At the trial the Crown prosecutor maintained the girls were not insane but ‘incurably bad’. The pair was found guilty but escaped the death penalty as they were both under 18. They were sentenced to indefinite imprisonment and ordered never to contact each other again. In the end they served only around five years in prison.
SEATO signed
In its search for security in the postwar years New Zealand became involved in a number of regional alliances. Two of the more important were the ANZUS alliance of 1951 and the September 1954 South-East Asia Collective Defence Treaty or Manila Pact. Its signatories – Australia, Britain, France, New Zealand, Pakistan, the Philippines, Thailand and the United States – sought to resist the creeping spread of communism in the region. This fear was often referred to as the 'Domino theory', a term first used by US President Dwight Eisenhower in April 1954.

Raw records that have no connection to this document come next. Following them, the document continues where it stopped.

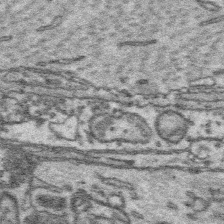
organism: Platynereis dumerilii
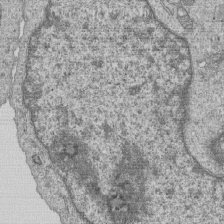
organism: Human
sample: MDA-MB-231 cells
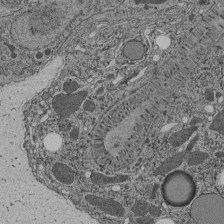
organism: C. elegans
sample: C. elegans pharynx
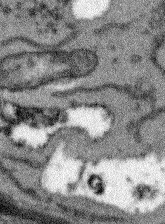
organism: Arabidopsis thaliana
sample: Root tip
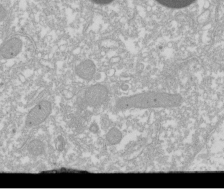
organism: Xenopus
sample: Cilia; centrioles in frog embryo cells
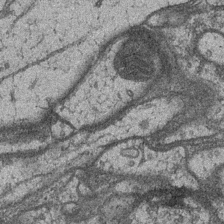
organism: Drosophila
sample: Optic medulla
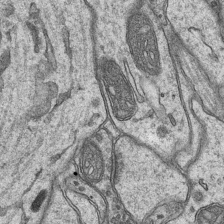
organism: Mouse
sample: CA1 Hippocampus
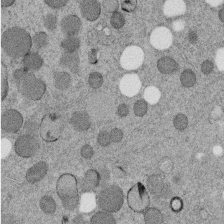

The institutional expression of this treaty was the South-East Asia Treaty Organisation, or SEATO.
Mazengarb Report
The Mazengarb Report of 1954 was in part a response to two infamous and well-publicised events of that year: the Parker–Hulme murder and what was referred to as the ‘Petone incident’. The latter case concerned a missing 15-year-old girl who had eventually turned up at the Lower Hutt police station. She revealed that she had become a member of what she called a ‘Milk Bar Gang’, which met ‘mostly for sex purposes’.
The inquiry’s chairman, Queen’s Counsel Oswald Mazengarb – described by other committee members as ‘a puritan moralist’ and a ‘fundamentalist’ – dominated the proceedings. The perceived promiscuity of the nation’s youth was blamed on the absence from home of working mothers, the easy availability of contraceptives, and on young women enticing men into having sex. The inquiry’s report advocated a return to Christianity and traditional values.
Other events in 1954:
- New Zealand was elected to the Security Council of the United Nations for the first time.
- In its centenary year, the New Zealand Parliament was for the first time opened by a reigning monarch, the visiting Queen Elizabeth II.
- Yvette Williams set a new world record in the long jump with a leap of 6.29 m.
- An NAC DC-3 passenger plane crashed on approach to Paraparaumu airport in May, killing three children.
- TEAL’s flying boat service between Sydney and Auckland ended.
- The New Zealand Opera Group, soon to be renamed the New Zealand Opera Company, had its opening performance in Wellington in October.
- 18-year-old amateur Bob Charles won the New Zealand Open golf tournament.